I'll start an exploratory position in CIT.
Some negatives are that it loans money in complex transactions, so it's accounting is difficult, so one has to trust management, and that has not been a good way to bet. CIT's debt/eq is HIGH, possibly too high.
OTOH, we know that CIT arose from a sale by desperate TYC. Knowledgeable (I hope) buyers, primarily institutions (I presume), were able to force a low price (again, I presume). Yahoo shows first trades about 21-22 (July 3). Today the stock's about 17.70. I note also insider buying at 21-23 by several officers and directors. The President bought about $900k at prices between $22.50-23.00. (But otoh, that's maybe peanuts to him because his pay is much more than EXTREMELY high.)
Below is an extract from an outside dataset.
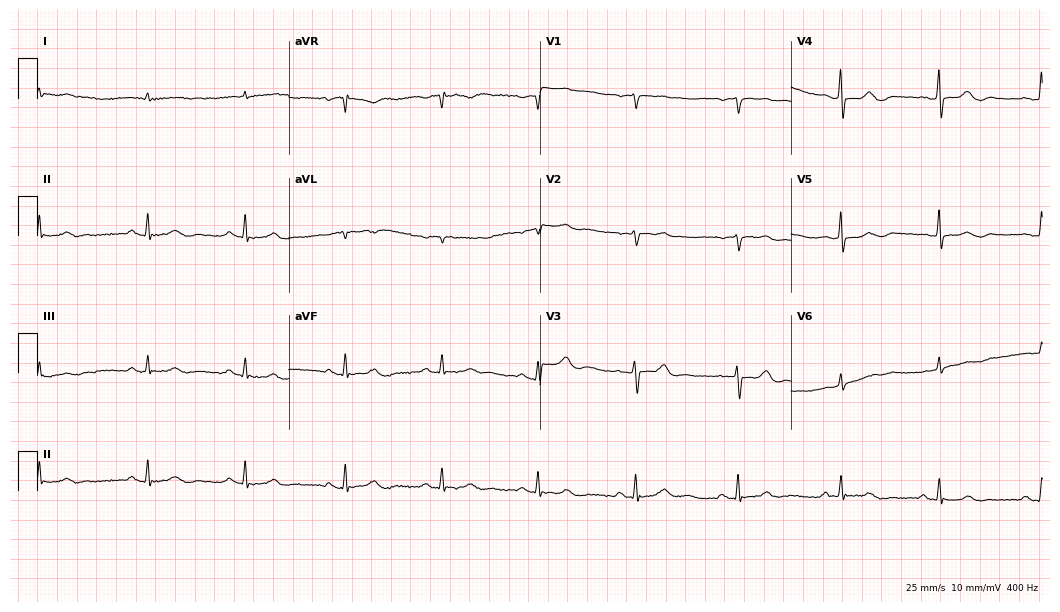
ECG — a male patient, 81 years old. Screened for six findings — first-degree AV block, right bundle branch block (RBBB), left bundle branch block (LBBB), sinus bradycardia, atrial fibrillation (AF), sinus tachycardia — none is recorded. Other findings, if any, are not listed.

Analysts expect the company to earn about $3/sh. If so, the p/e is okay (imo) for the risks being assumed. CIT has had a good business history, bT (before Tyco). Media reports have said that CIT, once free of TYC, might be able to borrow its money at more favorable rates. I'm hoping CIT will initiate dividends as it did pre TYC.
(Aside: I've owned CIT before. Mentioned it here (#10487) to no response. Got a double plus though when TYC bought it out for stock. Sad to say, I kept the TYC stock, watched it rise, watched it fall, bought more on its way down.)
From the WSJ, 10/19/00, "Tax-Loss Sellers Encounter Bargain Hunters Waving Cash": "Martin Whitman... was putting some cash to work... He sounded like a kid in a candy shop. 'Little me, why did I think I'd be able to buy CIT Group below book value, but I did today,' he chortled."
Book value per Yahoo today is $21.30.
It'll be interesting to me to see who the institutional holders of this stock are when the quarter reports are issued.